In his column today, Michael Gerson discusses the relationship between Catholic Republicans, the Roman Catholic Church, and the Tea Party.  I think he provides a decent summary of Catholic social teaching.  He also makes the following observation:

Catholic social teaching is simply not libertarian. Neither, of course, are most conservatives. But where Republicans veer toward libertarianism, they will run smack into the bishops.

The context for this statement is Gerson’s reflection on the role and influence of the Tea Party in and on Republican officeholders.  His operative assumption seems to be that the Tea Party is basically or essentially libertarian.  I’m not sure that I agree with that.

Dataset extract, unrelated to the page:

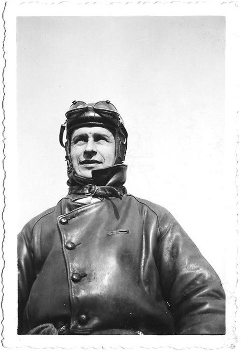 Charles Chesnais aviateur en 1940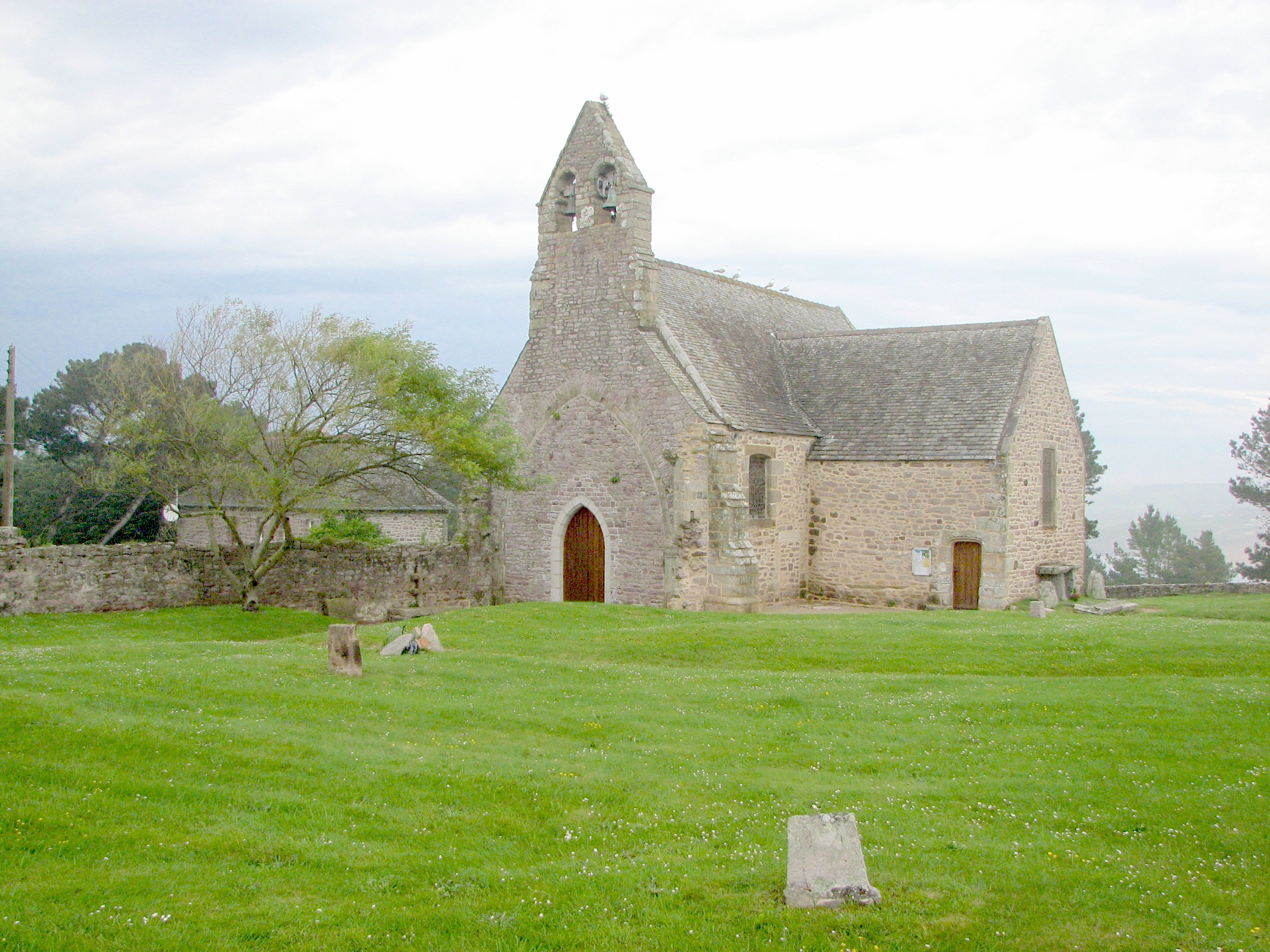 Chapelle du Vieux Bourg de Pléhérel sur l'actuelle commune de Fréhel (Côtes d'Armor)

But I do mostly agree with this:

The Catholic tradition asserts the necessity of limited government. The establishment of justice and acts of compassion should be done at the lowest, most human levels of society, instead of by distant, centralized bureaus - a perspective fully consistent with the designs of America’s founders. But gaps in the justice and compassion of a society require government intervention to secure the common good, which is not common until it includes the poor, the immigrant, the sick, the disabled, the unborn. Catholic teaching elevates the primary importance of families, charities and strong communities - while rejecting the simplistic notion that such institutions render government unnecessary. In determining the proper balance between civil society and government, there is much room for political debate. But the search for that balance is a source of sanity in our political life, involving the rejection of both collectivist and libertarian utopias.

Let me repeat one of his statements: “In determining the proper balance between civil society and government, there is much room for political debate.”  Is there any debate about that in the Tea Party?  (As it’s a fractious, though civil, group, I assume there is. But it’s hardly monolithically libertarian.)

In the end, I find myself unpersuaded by Gerson’s picture of Catholic Republicans caught between the bishops and the Tea Party.

But there will probably come a point when red lines get crossed and Catholic and other religious leaders declare: Contempt for immigrants, even illegal immigrants, is not a moral option. Or, cutting AIDS and malaria funding violates pro-life principles. Or, health-care repeal without a serious alternative is not responsible.

He may be right about the social witness of the bishops, but to attribute contempt for immigrants and advocacy of “health-care repeal without a serious alternative” to the run-of-the-mill Tea Partier strikes me as a caricature.

Am I wrong about Gerson?  Wrong about the Tea Party?